Why Protein Is Necessary For Your Diet
Protein isnecessary to repair the body and also helps keep us feeling full longer.
You can see why the new weight loss diets emphasize protein, because you protein will help keep away cravings and have less calories per gram than fat does and unlike carbs, protein doesn’t turn to fat as quickly.
When you eat proteins you really hire a Simon Legree to crack the whip on lazy calories, making them buckle down to honest toil instead of picking daisies as they drift to your fat depots.
Nor is the weight loss aspect of proteins their sole claim to fame. They stimulate the general efficiency of your body, replace worn out tissues, furnish materials for zippy gland hormones and build vigor and stamina.
Many people still have a vague impression that a high-protein diet is unhealthy. Doctors used to think so too, but the newer knowledge of nutrition has pretty generally knocked the props from under this idea. One supposedly dangerous effect of protein was its action on the kidneys.
Various ailments of these vital organs were laid to heavy eating of protein. In recent months, doctors have discarded this superstition so completely that today high-protein diets are prescribed for some—not all—kidney ailments.
Vilhjalmur Stefansson, the Arctic explorer, spent several years living with Eskimos on an exclusive meat diet. According to theories then current, he should have been struck down by all manner of ailments, from Bright’s disease to scurvy. He was so uncooperative with theory, however, as to thrive on his all-meat, high-protein diet.
His “unbalanced” eating habits failed even to raise his blood pressure, and he was downright stubborn in his insistence that he never felt better in his life. Later he lived on the same diet in New York, where physicians could clap stethoscopes on him.
They couldn’t find a thing wrong with him. Since then there has been abundant evidence that high-protein diets can be continued indefinitely without ill effect, except in certain cases of disease.
Experiments leading to the belief that protein was dangerous to kidneys were performed, in large part, before the all-important effects of vitamins and minerals were well understood.
Another supposed danger of proteins—that they rot in the intestines and produce poisons absorbed by the body—is much more theoretical than real.
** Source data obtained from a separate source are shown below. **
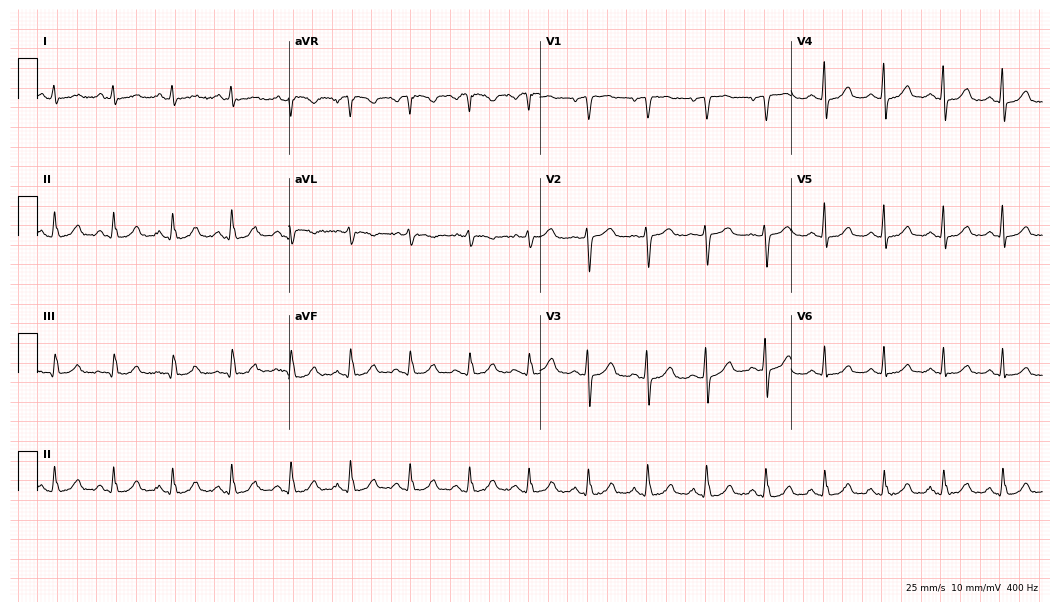
Resting 12-lead electrocardiogram (10.2-second recording at 400 Hz). Patient: a woman, 58 years old. Read as a normal ECG.
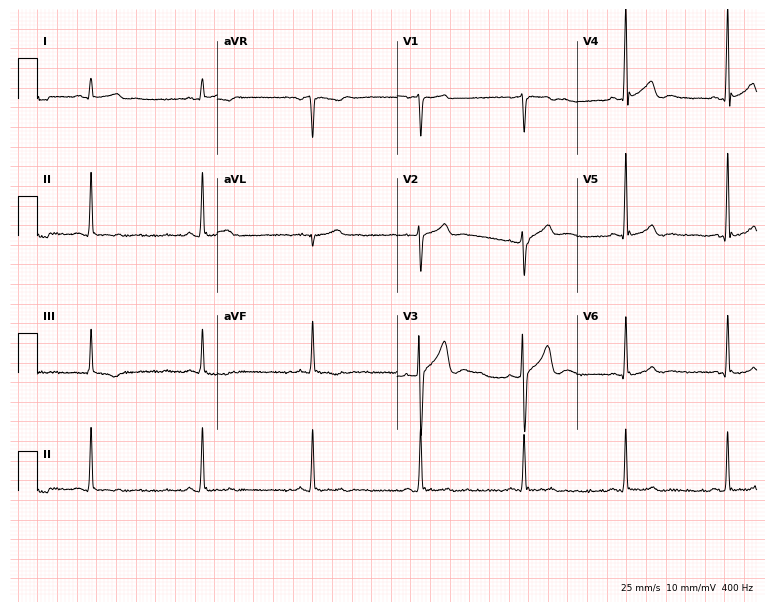
ECG (7.3-second recording at 400 Hz) — a 29-year-old male. Labelled as a normal ECG.
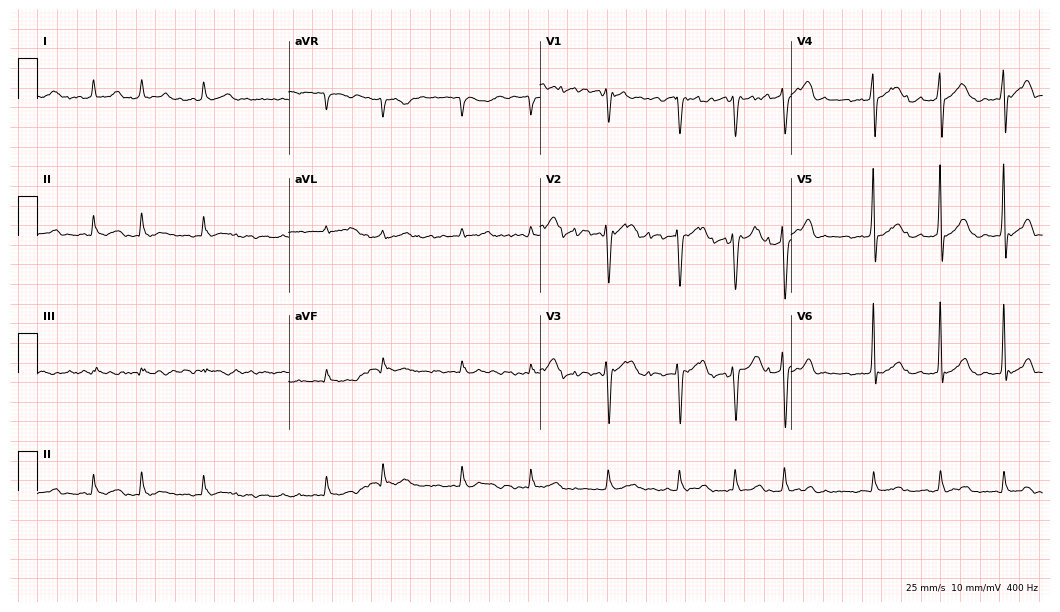
12-lead ECG (10.2-second recording at 400 Hz) from a male, 70 years old. Findings include atrial fibrillation.
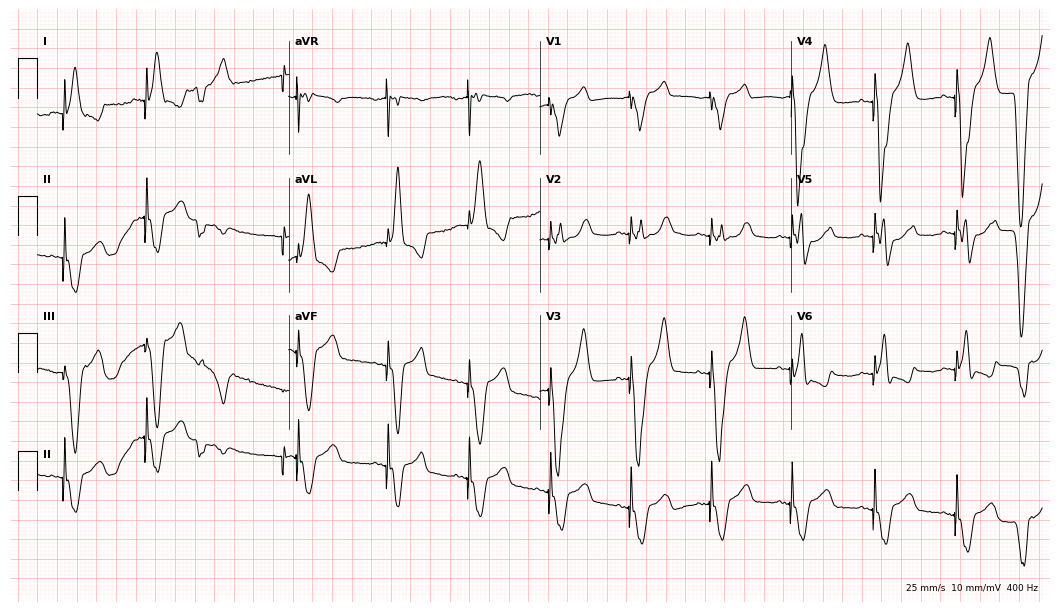
12-lead ECG from a female patient, 77 years old. No first-degree AV block, right bundle branch block (RBBB), left bundle branch block (LBBB), sinus bradycardia, atrial fibrillation (AF) or sinus tachycardia recorded for this tracing.
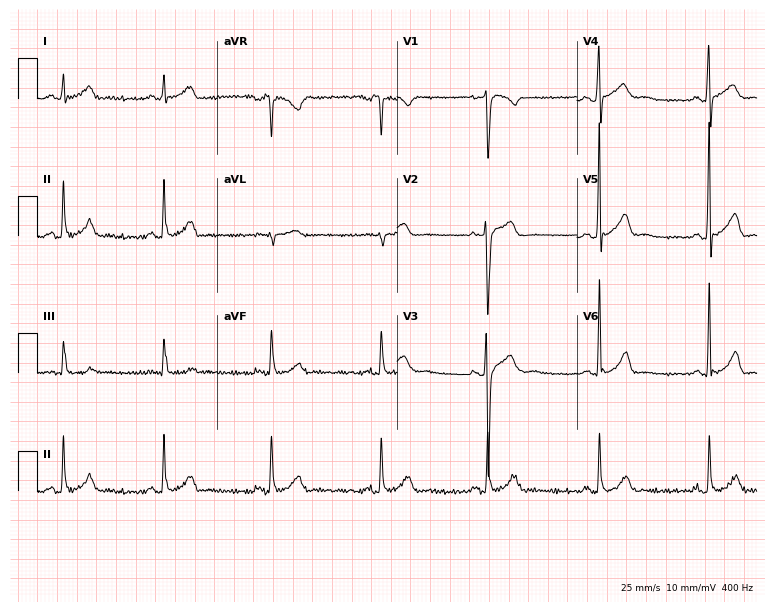
ECG — a man, 21 years old. Screened for six findings — first-degree AV block, right bundle branch block (RBBB), left bundle branch block (LBBB), sinus bradycardia, atrial fibrillation (AF), sinus tachycardia — none is recorded. Findings outside these six are not listed.

We have all hear about detoxing diets that advertise to empty 20 pounds of rotted meat from our colons. Although, detoxing diets will empty out your colon, much, if not all is food that you have eaten within 24 hours - not the 10 years that they often claim.
An inflamed, diseased colon can conceivably absorb toxins through its walls. That a normal colon will do is extremely doubtful. The theory of poison absorption is the popularly horrifying one of “autointoxication.” Curiously, no one has ever satisfactorily demonstrated the presence in the blood, or the. specific identity of, the postulated poisons that stage these Borgian Blitzkriegs. One famous experiment by Dr. Walter Alvarez of the Mayo Clinic has demonstrated that every symptom attributed to “autointoxication” can be produced by stuffing the rectum with cotton.
The symptoms are real, but the causes are more mechanical than chemical.
Meat is by no means the only excellent source of protein. Other animal products—milk, eggs, cheese—are outstanding. A protein is considered biologically complete if it furnishes liberal amounts of the amino acids needed by the body.
Protein, should be just one part of your healthy diet as carbs and fats are also important. If you eat a well rounded diet you should be getting enough protein and don’t need to try to fit extra in. Although protein is good for you, over doing it, like over doing any food group will just add to weight gain, not weight loss.